In [None]:
import numpy as np
import pandas as pd
from scipy.spatial import distance

In [None]:
#importing the dataset
def import_data(dataset):
    data = pd.read_csv(dataset)
    return data

#dataframe division nr fraud and non-fraud
def divide_data(data,fraude,nfraude,s):
    groups = data.groupby(data.Class)
    df_fraude = groups.get_group(1)
    df_nofraude = groups.get_group(0)
    random_df_fraude = df_fraude.sample(n=fraude,random_state=s)
    random_df_nofraude = df_nofraude.sample(n=nfraude,random_state=s)
    frames = [random_df_fraude, random_df_nofraude]
    matriz_fraude = pd.concat(frames)
    return matriz_fraude

#matrix cleaning
def limpa_matriz(matriz_fraude):
    matriz = matriz_fraude.copy()
    del matriz['Time']
    del matriz['Amount']
    del matriz['Class']
    matrizfinal = matriz.to_numpy()
    return matrizfinal

#euclidean distance Matrix Calculation
def distanciaeuc(matrizfinal):
    mdisteuc = np.zeros((m,m))
    for i in range(0, m):
        for j in range (0, m):
            mdisteuc[j,i] = distance.euclidean(matrizfinal[i], matrizfinal[j])
    return mdisteuc


#jensen-shannon distance matrix calculation
def distanciajen(matrizfinal):
    mdistjen = np.zeros((m,m))
    for i in range(0, m):
        for j in range (0, m):
            mdistjen[j,i] = distance.jensenshannon(matrizfinal[i], matrizfinal[j])
    return mdistjen

#removal of Nodes - sum of columns
def retirada_nodes(mdist):
    msomaaux = np.zeros((m), dtype=np.int64)
    msomaaux = mdist.sum(axis=1)
    node = np.arange(m)
    for i in range(0, m):
        for j in range (i+1,m):
            if (msomaaux[j] > msomaaux[i]):
                aux1 = msomaaux[i]
                msomaaux[i] = msomaaux[j]
                msomaaux[j] = aux1
                aux2 = node[i]
                node[i] = node[j]
                node[j] = aux2
    return node

#probability histogram calculation
def probabilidade(mdistnew):
    mdistnew = [[x for idxx, x in enumerate(X) if idxx != idx] for idx, X in enumerate(mdisteuc)]
    mdistnew = np.array(mdistnew)
    max_d = mdistnew.max(axis=1)
    min_d = mdistnew.min(axis=1)
    N=len(mdistnew)
    k = (N-1)//10
    P = np.zeros((N,k), dtype=np.float64)

    for i in range(0, N):
        max_i = max_d[i] 
        min_i = min_d[i] 
        d = mdistnew[i, :]
        bins = np.linspace(min_i, max_i, k+1)
        hist, bins_ = np.histogram(d, bins=bins)
        prob = hist / (N-1)
        P[i] = prob
    return P

### Download the data file from: www.kaggle.com/datasets/mlg-ulb/creditcardfraud and save in the current directory

In [None]:
!mkdir datam
!mkdir dataos

In [None]:
# Importar dataset
dataset = "creditcard.csv"
data = import_data(dataset)

fraude = 10
nfraude = 100

rep = 200

numero_simulacao = fraude + nfraude

#initialize array to receive OS
OS1 = np.zeros((rep,fraude+nfraude), dtype=np.int64)
OS2 = np.zeros((rep,fraude+nfraude), dtype=np.int64)
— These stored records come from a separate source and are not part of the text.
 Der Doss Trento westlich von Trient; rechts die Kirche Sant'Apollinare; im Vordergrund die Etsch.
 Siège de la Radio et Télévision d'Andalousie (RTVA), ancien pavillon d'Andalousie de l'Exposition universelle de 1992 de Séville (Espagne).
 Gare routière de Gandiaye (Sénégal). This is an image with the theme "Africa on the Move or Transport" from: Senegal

#initialize array to receive OS1 and OS2 probs
OS1_probs = np.zeros((rep,fraude+nfraude), dtype=np.float64)
OS2_probs = np.zeros((rep,fraude+nfraude), dtype=np.float64)

csv_diretorio = "datam/"

for s in range(0, rep):
    
    # Split the DataFrame data into two parts based on the value of the Class column.
    # Rows with the same value as the Class column will be placed in the same group.
    matriz_fraude = divide_data(data, fraude, nfraude, s)

    # clear the matrix
    matrizfinal = limpa_matriz(matriz_fraude)
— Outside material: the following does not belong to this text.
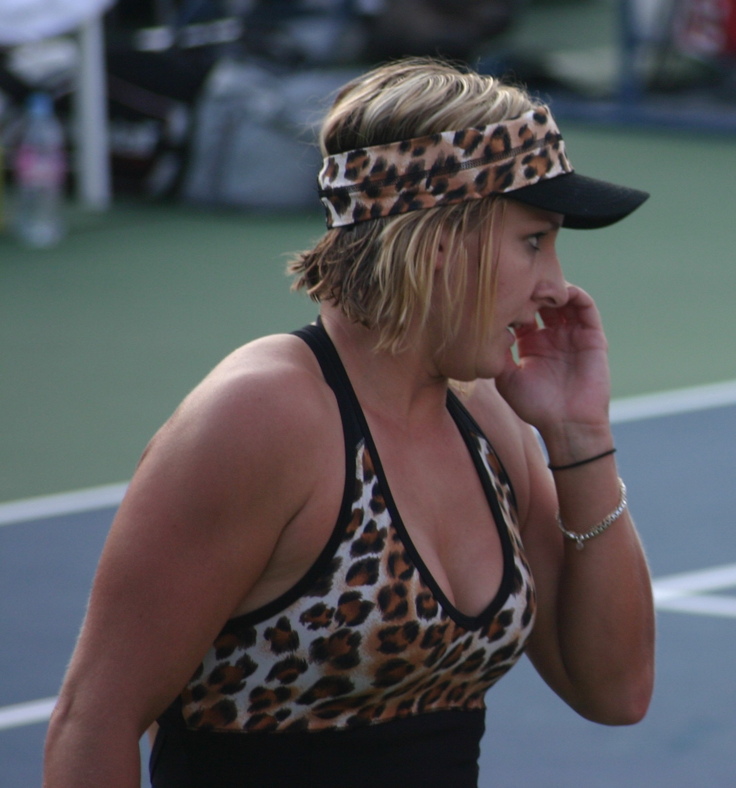 Emiliàn e rumagnòl: La Bethanie Mattek-Sand tòlta śò durànt gl'US Open dal 2007
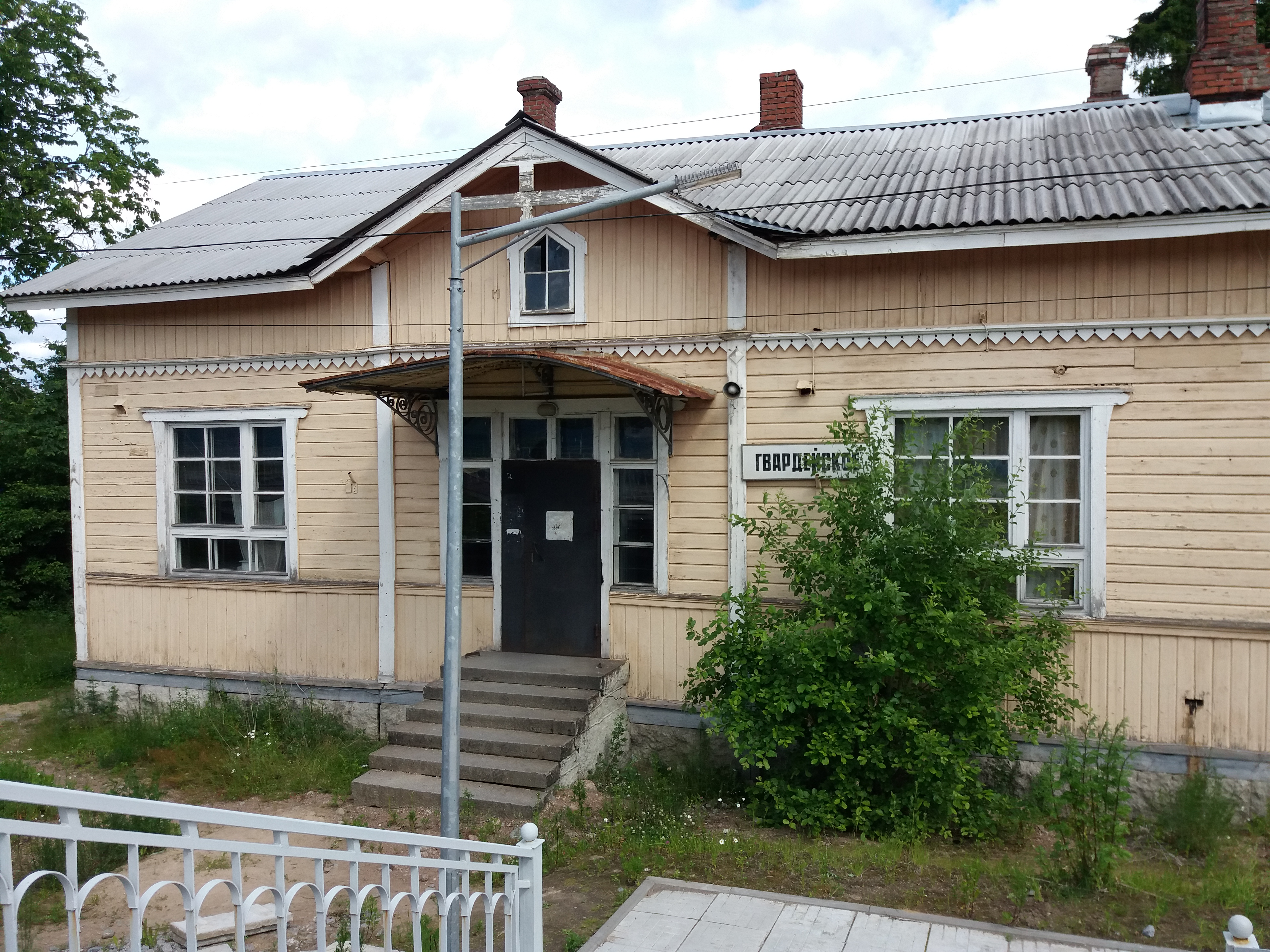 Karisalmen rautatieasema Viipuri-Joensuu rataosalla Viipurin maalaiskunnassa.Valmistui 1897 Bruno Granholmin piirustusten mukaisesti. Asemalaituri on uusi ja itse asemarakennus ei ole ollut pitkään aikaan käytössä mutta on asemarakennus on kestänyt kunnostamattomana kiitettävän hyvin.Paikallisjunat edelleen pysähtyvät asemalla tarvittaessa.

    # Generate EUCLIDEAN parameter
    m = len(matrizfinal)

    # Calculate the EUCLIDEAN Distance Matrix
    mdisteuc = distanciaeuc(matrizfinal)
    
    #normalize EUCLIDEAN distance matrix
    mdisteucnorm = mdisteuc/mdisteuc.max()   
    
    #Write Euclidean matrices
    csv_nome = csv_diretorio + str(numero_simulacao) + '_EUC_' + str(s) + '.csv'
    pd.DataFrame(mdisteucnorm).to_csv(csv_nome, header=None, index=None)
    
    # First Outlier Score - Column Sum
    OS1cs = retirada_nodes(mdisteucnorm)
    
    #calculate probability histogram
    P = probabilidade(mdisteucnorm)
    
    #Generate parameter JENSEN SHANNON
    m = len(P) # tamanho
    
    #Calculate the JENSEN-SHANNON Distance Matrix
    mdistjen = distanciajen(P) 

    #normalize JENSEN-SHANNON distance matrix
    mdistjennorm = mdistjen/mdistjen.max()
    
    #Write JENSEN-SHANNON matrices
    csv_nome = csv_diretorio + str(numero_simulacao) + '_JEN_' + str(s) + '.csv'
    pd.DataFrame(mdistjennorm).to_csv(csv_nome, header=None, index=None)
    
    # Second Outlier Score - Column Sum
    OS2cs = retirada_nodes(mdistjennorm)
    
    #fills matrix from model OS1
    OS1[s] = OS1cs
    
    #fills matrix from model OS2
    OS2[s] = OS2cs
    
    #fills array OS1_probs with sum of columns
    OS1_probs[s] = mdisteucnorm.sum(axis=1)
    
    #fills array OS2_probs with sum of columns
    OS2_probs[s] = mdistjennorm.sum(axis=1)

csv_diretorio = "dataos/"

#Write OS1 Matrix
csv_nome = csv_diretorio + str(numero_simulacao) + '_OS1' + '.csv'
pd.DataFrame(OS1).to_csv(csv_nome, header=None, index=None)

#Write OS2 Matrix
csv_nome = csv_diretorio + str(numero_simulacao) + '_OS2' + '.csv'
pd.DataFrame(OS2).to_csv(csv_nome, header=None, index=None)

#Write OS1_probs Matrix
csv_nome = csv_diretorio + str(numero_simulacao) + '_OS1_probs' + '.csv'
pd.DataFrame(OS1_probs).to_csv(csv_nome, header=None, index=None)

#Write OS2_probs Matrix
csv_nome = csv_diretorio + str(numero_simulacao) + '_OS2_probs' + '.csv'
pd.DataFrame(OS2_probs).to_csv(csv_nome, header=None, index=None)